近日，北京大学张庆红团队报道了在全球变暖的背景下，不断上升的全球冰雹破坏潜力。这一研究成果发表在2026年5月27日出版的《自然》杂志上。

人为气候变化（ACC）预计会改变强对流风暴及其相关灾害，其中雹暴是天气相关经济损失的主要驱动因素之一。尽管已有部分研究关注雹暴对ACC的响应，但大多数工作集中于区域尺度的变化，而对冰雹尺寸的全球尺度评估仍然十分缺乏。

研究组表明，到二十一世纪末，全球雹暴引发的灾害潜力将增加36.5-42.1%，具体增幅取决于排放情景。这一结果基于历史及未来情景下的冰雹轨迹模拟，模型由EC-Earth3集合模式输出驱动，并通过多模式比对进行交叉验证。全球范围内，低层温度和比湿度的升高推动了冰雹尺寸向更大方向发展，直径≥30毫米的冰雹发生频率上升37.9-51.8%，而直径<30毫米的冰雹发生频率下降4.2-12.3%。
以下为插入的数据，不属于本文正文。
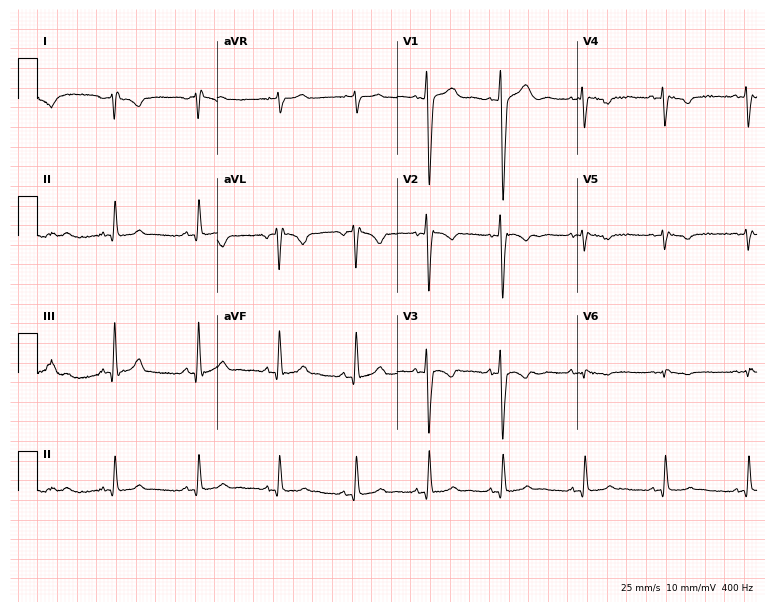
ECG — a 19-year-old man. Screened for six findings — first-degree AV block, right bundle branch block, left bundle branch block, sinus bradycardia, atrial fibrillation, sinus tachycardia — none is recorded.
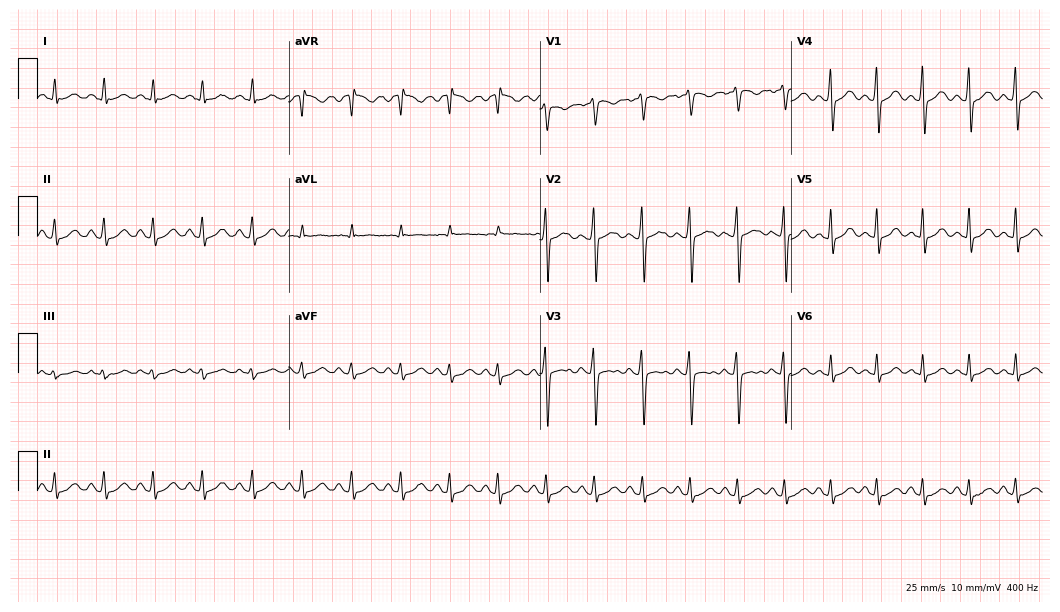
12-lead ECG (10.2-second recording at 400 Hz) from a female patient, 22 years old. Findings include sinus tachycardia (a sinus rate of 100 beats per minute or more).
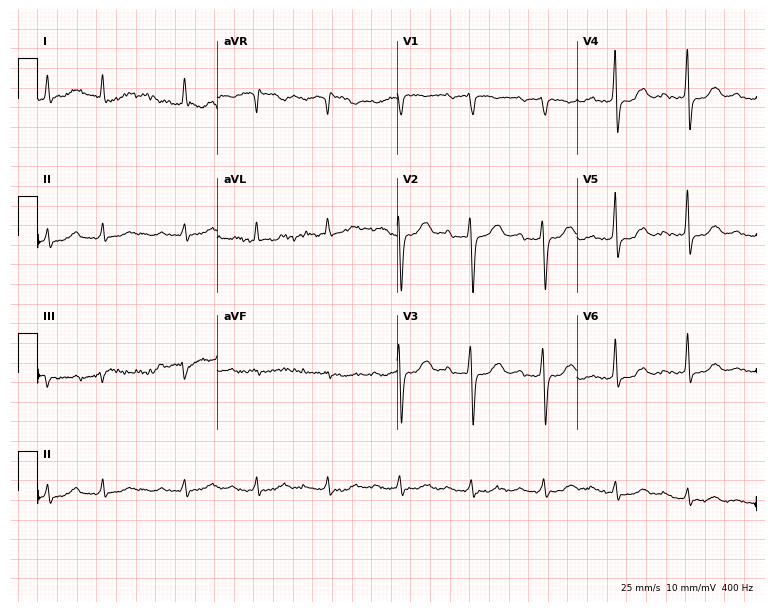
Resting 12-lead electrocardiogram (7.3-second recording at 400 Hz). Patient: a female, 85 years old. None of these six findings is recorded: first-degree AV block, right bundle branch block, left bundle branch block, sinus bradycardia, atrial fibrillation, sinus tachycardia. Only these six findings were labelled.
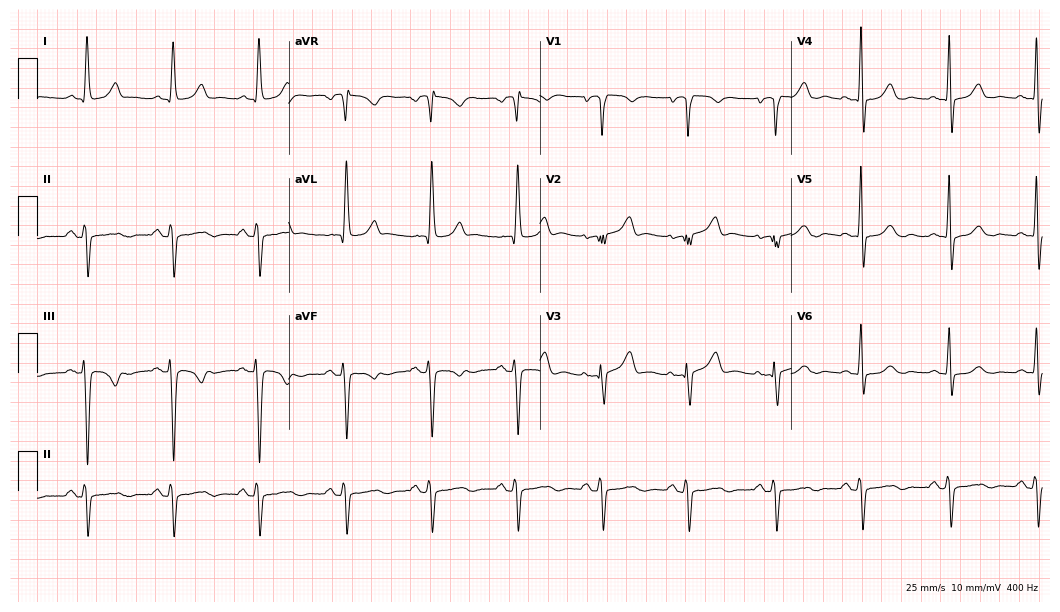
12-lead ECG from a female patient, 64 years old. No first-degree AV block, right bundle branch block, left bundle branch block, sinus bradycardia, atrial fibrillation or sinus tachycardia recorded for this tracing.
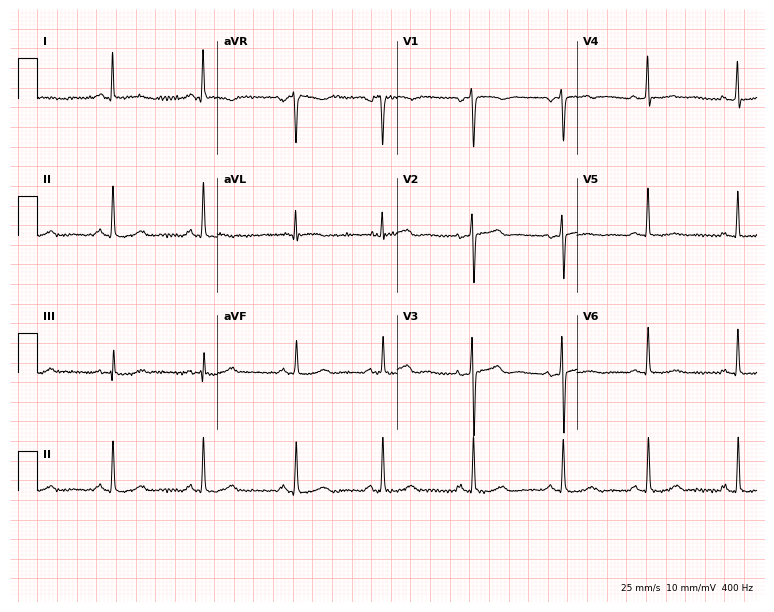
Electrocardiogram, a 54-year-old female. Overall reading on record: normal ECG.
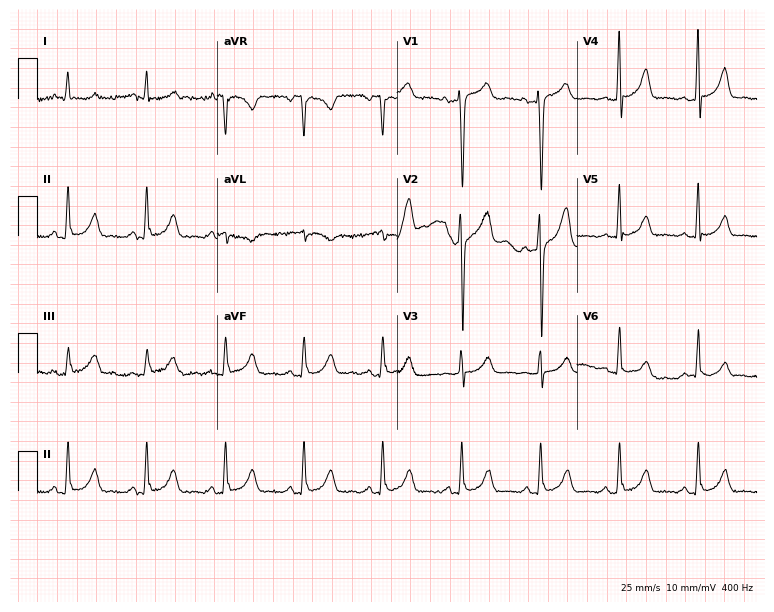
ECG (7.3-second recording at 400 Hz) — a 40-year-old man. Screened for six findings — first-degree AV block, right bundle branch block (RBBB), left bundle branch block (LBBB), sinus bradycardia, atrial fibrillation (AF), sinus tachycardia — none is recorded.
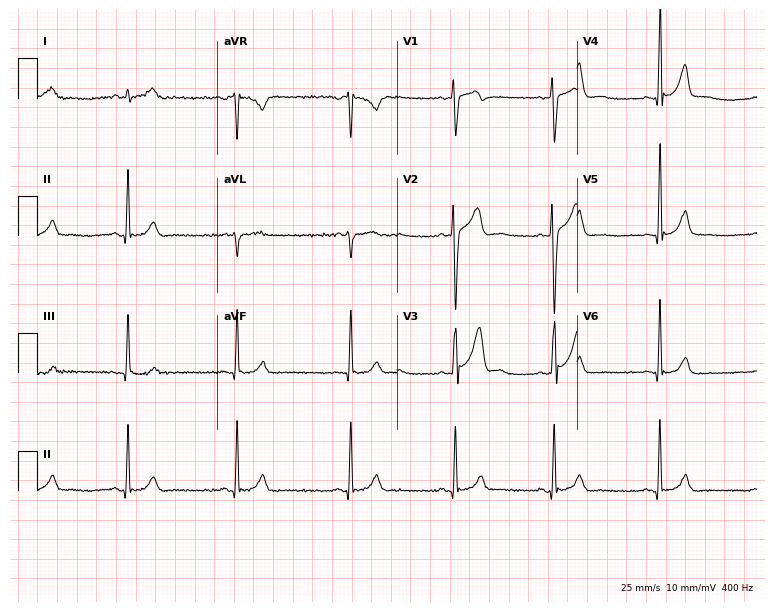
ECG — a man, 29 years old. Screened for six findings — first-degree AV block, right bundle branch block (RBBB), left bundle branch block (LBBB), sinus bradycardia, atrial fibrillation (AF), sinus tachycardia — none is recorded. Findings outside these six are not listed.

区域上，中高纬度地区受强升温和弱增湿影响，冰雹致灾风险整体上升；大气不稳定性增强，抵消了阻力与融化作用的不利影响。相比之下，热带和季风区的冰雹灾害潜力则因弱升温、强增湿以及冰雹增长深度受限而减少。该研究揭示了ACC对全球冰雹灾害的非均一性影响，为未来防灾减灾策略提供了重要见解。

附：英文原文

Title: Rising global hail damage potential in a warming world

Author: Zhang, Shiyi, Zhang, Qinghong, Allen, John T., Lin, Xiangyu

Issue&Volume: 2026-05-27

Abstract: Anthropogenic climate change (ACC) is expected to modify severe convective storms and their associated hazards, including hailstorms, a primary driver of weather-related economic losses1,2,3,4. Despite some research on the response of hailstorms to ACC, most studies have focused on regional-scale changes2,3,4,5,6,7,8,9, whereas global-scale assessments of hailstone size remain scarce. Here we show a 36.5–42.1% increase in global hailstorm-induced damage potential by the late twenty-first century, with the magnitude determined by the emission scenario. Our results arise from hailstone trajectory simulations conducted under historical and future scenarios, driven by EC-Earth3 ensemble outputs10 that are cross-validated through multimodel comparisons. Globally, increased low-level temperature and specific humidity drive a shift towards larger hailstones, with the frequency of ≥30-mm-diameter hailstones rising by 37.9–51.8% and <30-mm-diameter hailstones declining by 4.2–12.3%. Regionally, the mid-high latitudes predominantly exhibit increased hail damage potential owing to strong warming and weak moistening, amplifying instability sufficiently to counteract enhanced drag and melting effects. Conversely, tropical and monsoonal regions experience reduced hail damage potential owing to weak warming, strong moistening and limited hail growth depth. Our findings highlight the non-uniform impacts of ACC on global hailstorm damage, providing critical insights for future disaster prevention and mitigation strategies.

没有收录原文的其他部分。